Zinc tolerance modulation in Myracrodruon urundeuva plants

We investigated Zn tolerance and related tolerance mechanisms of Myracrodruon urundeuva by evaluating the growth (biomass production, pigment content, and photosynthetic activity) and antioxidant systems (redox potential and antioxidant enzyme activities) of seedlings exposed to increasing Zn doses. Plants were grown for 120 days in substrates with 0, 50, 80, 120 and 200 mg Zn kg−1 and demonstrated Zn-tolerance. Zn doses greater than 80 mg Zn kg−1 were phytotoxic but not lethal, and Zn toxicity under these conditions was imposed by oxidative stress caused by hydrogen peroxide (H2O2) accumulation and related lipid peroxidation.

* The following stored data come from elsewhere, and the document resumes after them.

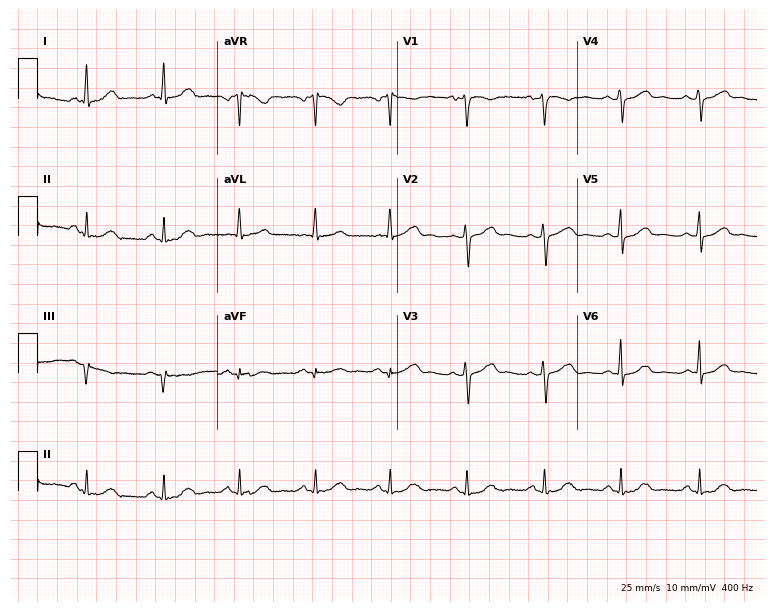
Resting 12-lead electrocardiogram (7.3-second recording at 400 Hz). Patient: a 51-year-old male. None of these six findings is recorded: first-degree AV block, right bundle branch block, left bundle branch block, sinus bradycardia, atrial fibrillation, sinus tachycardia.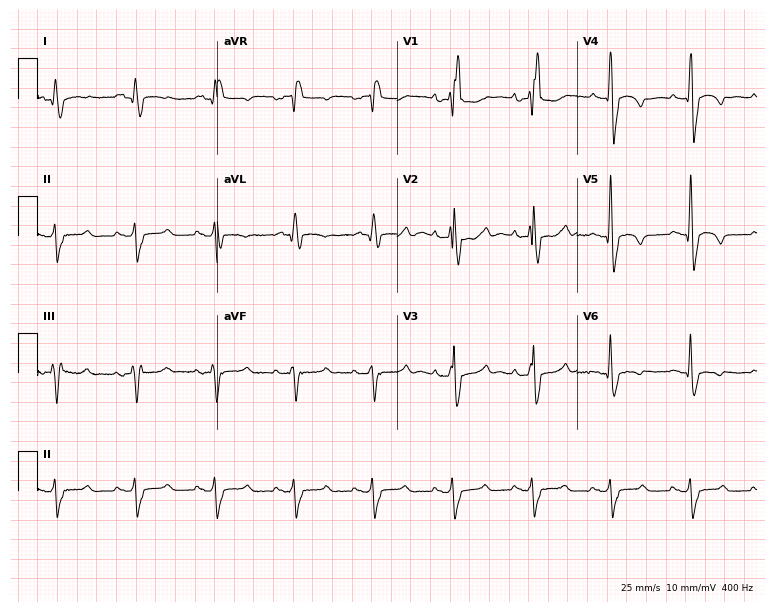
Electrocardiogram, a male patient, 81 years old. Interpretation includes right bundle branch block.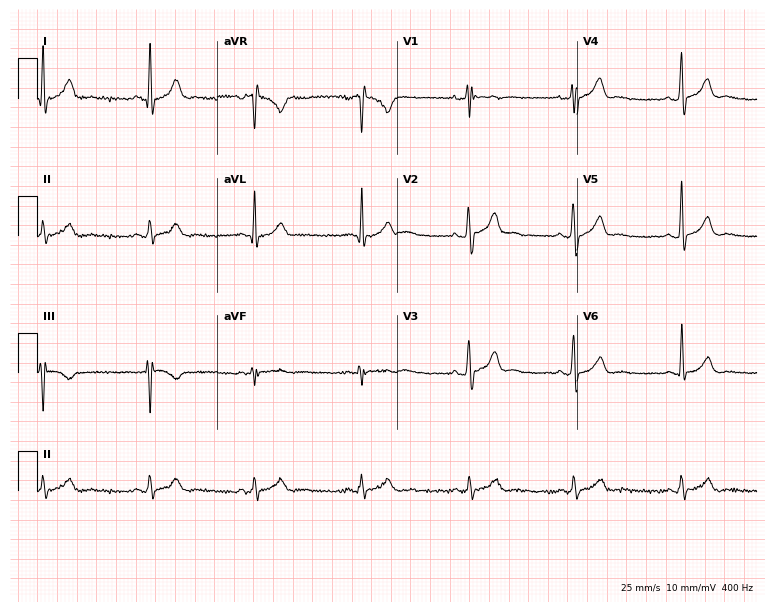
Standard 12-lead ECG recorded from a 28-year-old male (7.3-second recording at 400 Hz). Read as a normal ECG.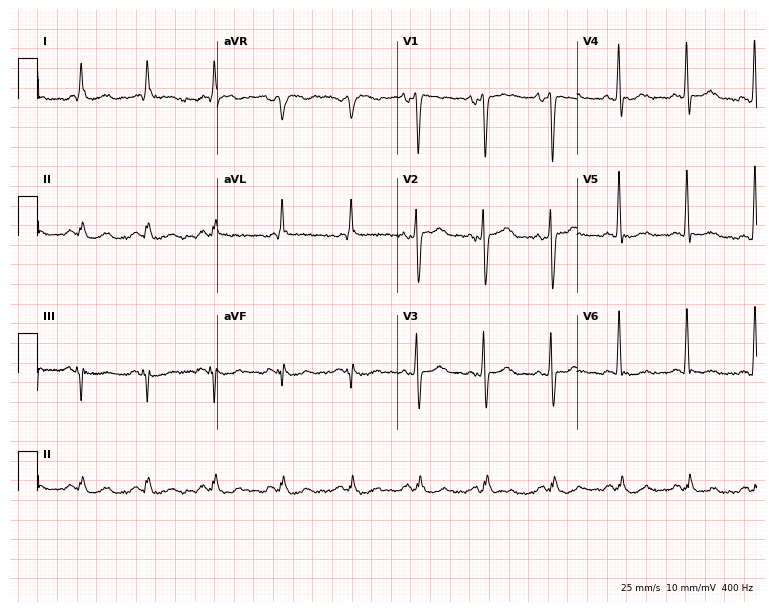
Standard 12-lead ECG recorded from a 47-year-old woman (7.3-second recording at 400 Hz). None of these six findings is recorded: first-degree AV block, right bundle branch block, left bundle branch block, sinus bradycardia, atrial fibrillation, sinus tachycardia.

Zn tolerance in M. urundeuva is linked to the activity of antioxidant systems in their leaves that are modulated by that metal: both superoxide dismutase (SOD) and catalase (CAT) were always higher in the presence of Zn; lower Zn doses stimulated ascorbate peroxidase (APX) and glutathione reductase (GR) activities, but enzyme activity was inhibited at high doses; APX appeared to be the main peroxidase in H2O2 scavenging as stimulated guaiacol peroxidase (GPX) activity was not sufficient to avoid H2O2 accumulation at higher Zn doses; the modulation of APX and GR activities was linked to changes in the redox status of leaves.